(Stored data)
╔══
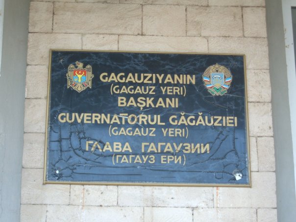 baskan
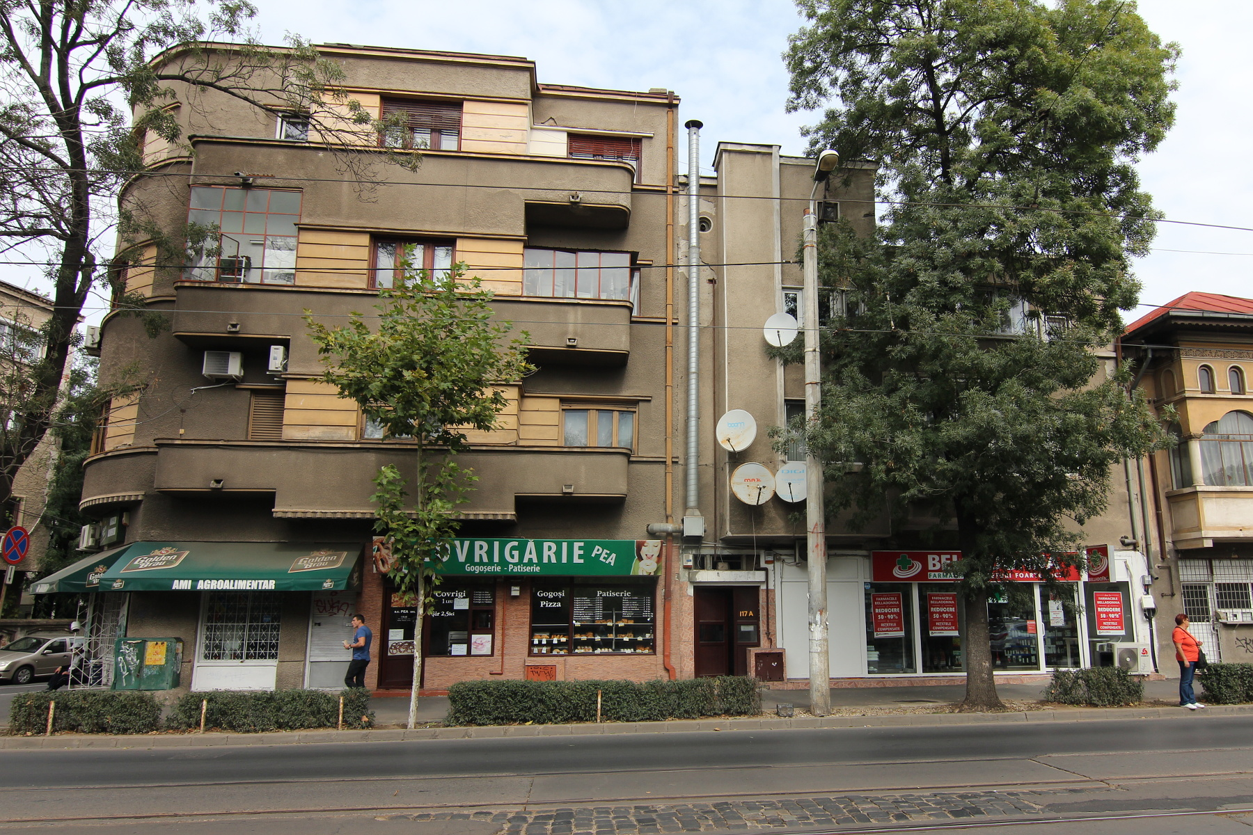 Casă pe Dudești
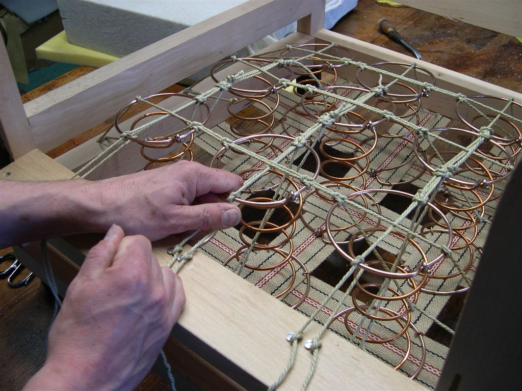 Polsterei: so wird klassisch gearbeitet
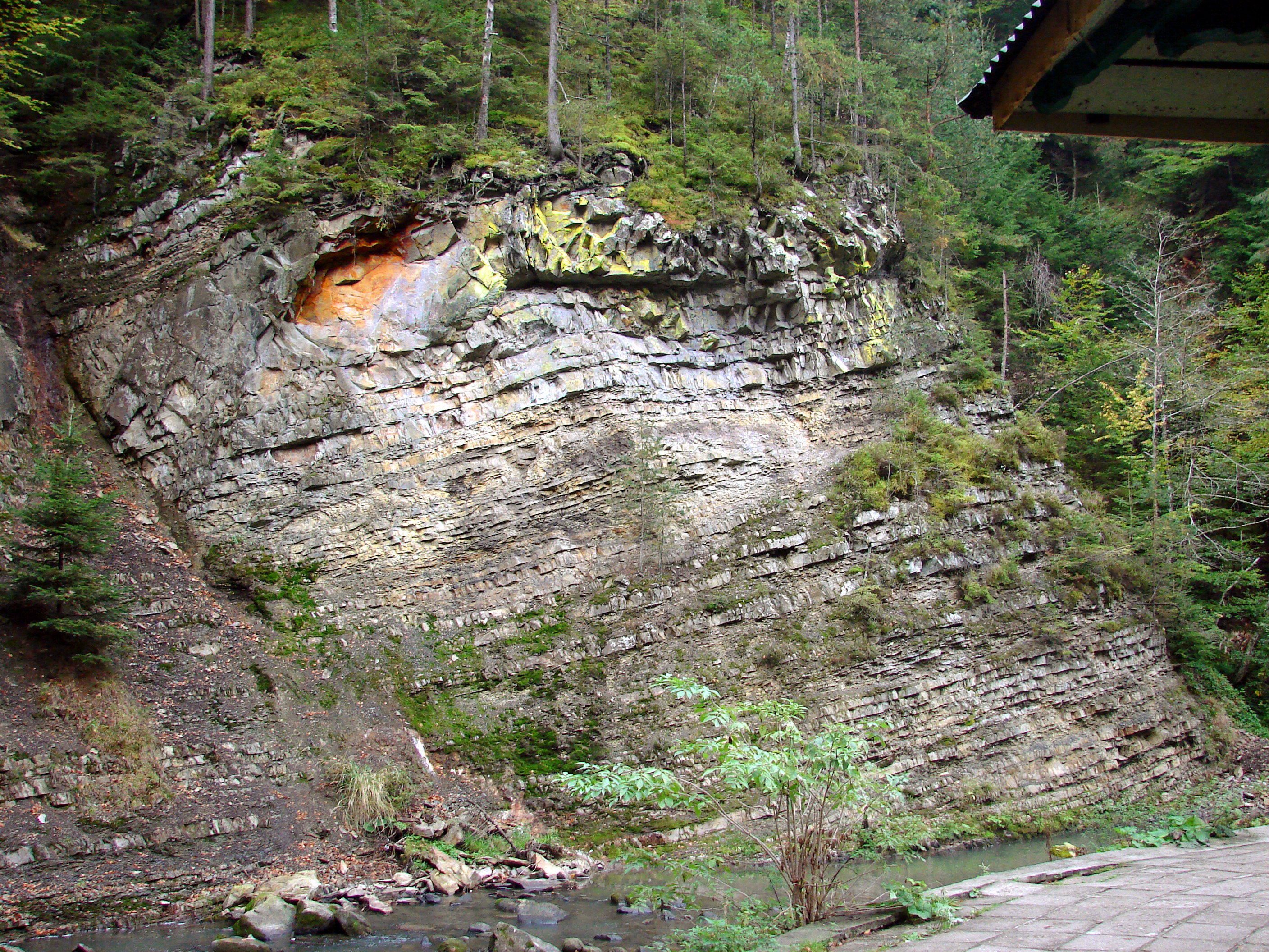 Slănic Moldova, depuneri de sulf și fier
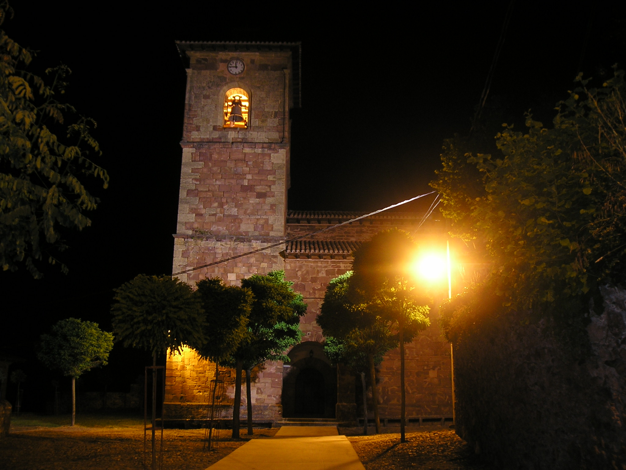 Fachada principal de la Iglesia de Nuestra Señora de la Asunción de Viniegra de Abajo.
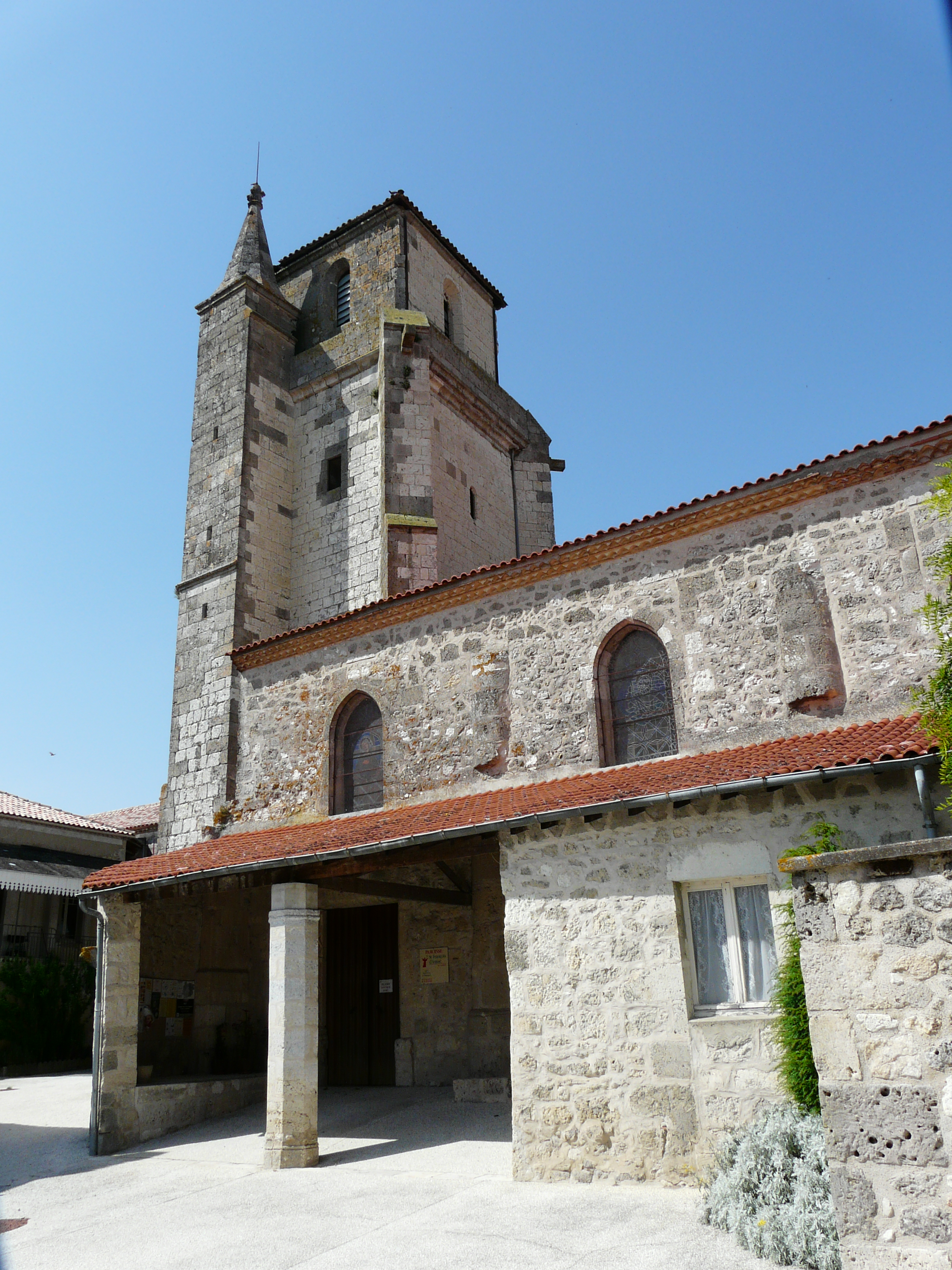 L'église Notre-Dame, Montagnac-sur-Auvignon, Lot-et-Garonne-France.
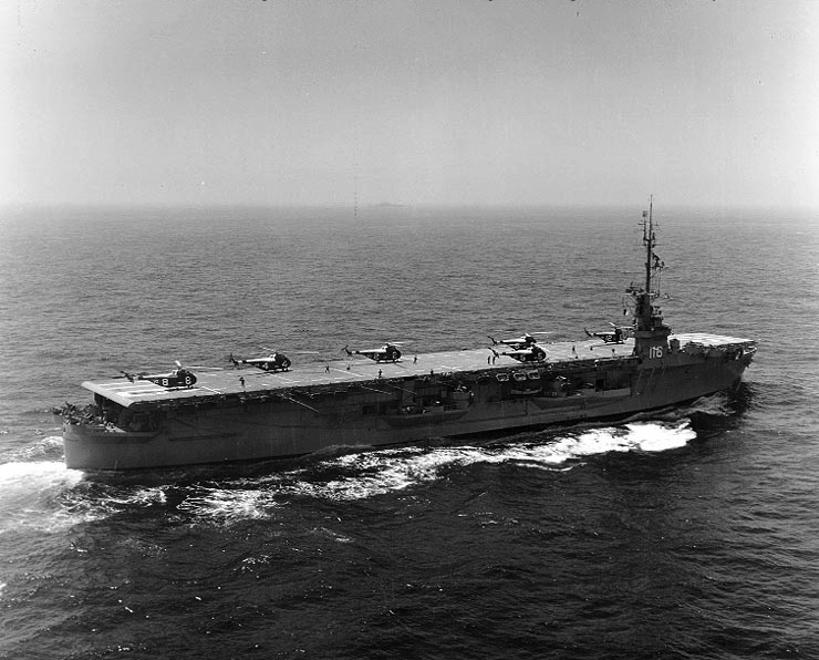 ehemaliger Geleitträger "USS Badoeng Strait" vor Korea 1954
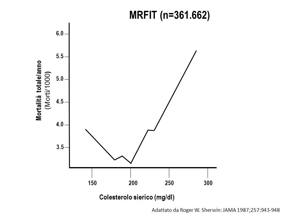 Rapporto mortalità totale e colesterolemia totale nello studio MRFIT
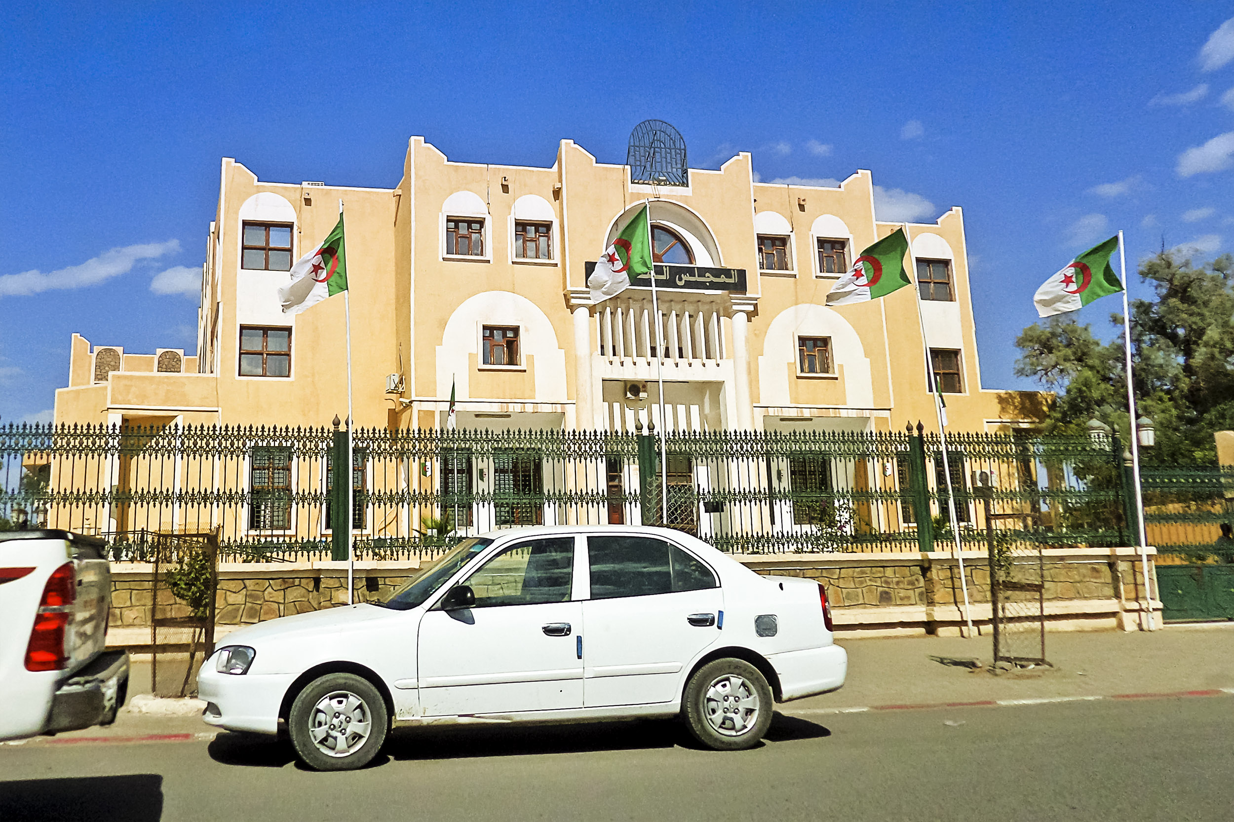 Cour d'assises de Tamanrasset مجلس قضاء تمنراست
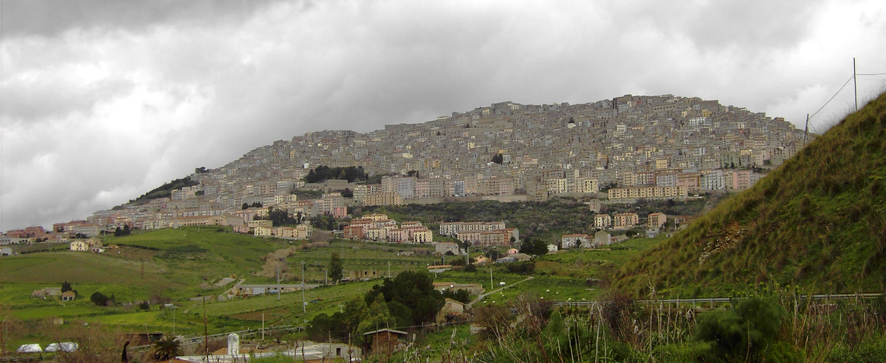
╚══
> **WORK TO COMPLETE**:
Leave the images behind and write out every entry exactly.

> **ANSWER BOX**:
 baskan
 Casă pe Dudești
 Polsterei: so wird klassisch gearbeitet
 Slănic Moldova, depuneri de sulf și fier
 Fachada principal de la Iglesia de Nuestra Señora de la Asunción de Viniegra de Abajo.
 L'église Notre-Dame, Montagnac-sur-Auvignon, Lot-et-Garonne-France.
 ehemaliger Geleitträger "USS Badoeng Strait" vor Korea 1954
 Rapporto mortalità totale e colesterolemia totale nello studio MRFIT
 Cour d'assises de Tamanrasset مجلس قضاء تمنراست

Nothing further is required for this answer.